Once the AI develops a sophisticated world model, that world model will likely contain information about human values. This means that a key consideration in the a posteriori stage is how we can leverage that information to determine properties of the optimization target.

Examples

  • The Pointers Problem: We want the AI to optimize for the real world things that we care about, not just our evaluation of outcomes. In order to achieve that, we need to figure out the correspondence between latent variables of our world models and the real world variables that they represent. Formalizing this correspondence in the AI’s ontology is a prerequisite for translating our preferences into criteria about which real world outcomes are desirable

  • Ontology identification: The variables or even the structure of the world model might change as the AI receives new observations, which means that if our optimization target is expressed in terms of variables of the AI’s world model, then it needs to be robust against possible changes in the way that the AI represents the world. In other words, we need to figure out how to robustly “point” to things in the territory even when our maps can change over time

  • Simulated long reflection: In addition to translating our current values to the AI’s optimization target, we might also want to use AI’s to help us find our ideal values which we would endorse upon reflection. This will become more feasible if we can isolate a mechanistic model of humans from the AI’s world model and use that to simulate our reflection process

  • Active value learning: Science isn’t just about building models using existing observations, we also take actions or conduct experiments to gain new information about the domain we’re interested in. Given that the AI’s model of us can be imperfect, how can the AI ask the right questions/​choose the right actions to gain information about our values?

  • Type signatures and true names: In order to leverage information about human values using variables in the AI’s world model, we need to be able to locate them inside the world model and interpret them in the right ways. In other words, we need to understand the type signatures of concepts such as “values” or “agents”, so that we can look for structures in the AI’s world model which match that type signature, and decode those structures correctly

We get to observe the AI’s world model

The second limitation that’s lifted when the AI starts developing a world model is that we get to inspect the world model and gain information about the AI’s ontology.

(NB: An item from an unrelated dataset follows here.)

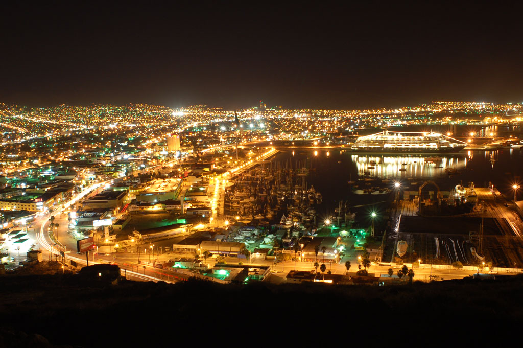 Ensenada, Mexico at night

This means that in addition to the AI gaining a better understanding of our values, we can also become better at designing the targeting process ourselves by understanding the AI’s world model

Examples

  • Interpretability: If we can figure out the relationship between variables in the AI’s world model and the real-world things they correspond to, we can manually design the optimization target to point to the real world things we care about

    • This can be viewed as the dual of the pointers problem, where for interpretability we are figuring out the relationship between the AI’s world model and real world, while in the pointer’s problem we want the AI to understand the relationship between latent variables in human’s world model and real world variables

  • Accelerated reflection: Although simulated long reflection should be faster than our actual reflection process, it relies on a human model which may be inaccurate, causing possible deviations from our actual reflection process. This suggests that comparative advantages are present in both using the AI’s model of our minds for reflection & using our actual minds for reflection. We might want to combine the benefits from both using techniques such as debate, market making and cyborgism

Backpropagation

Our discussions mainly focused on considerations about the targeting process, but the targeting process is entangled with the world model and the general purpose search module. This means that we should backpropagate our desiderata for the targeting process to inform design decisions about the rest of the components. For instance, if we want our optimization target to be robust to ontology shifts, we should try to design world models which are capable of modeling the world at multiple levels of abstractions and explicitly representing the relationships between different levels.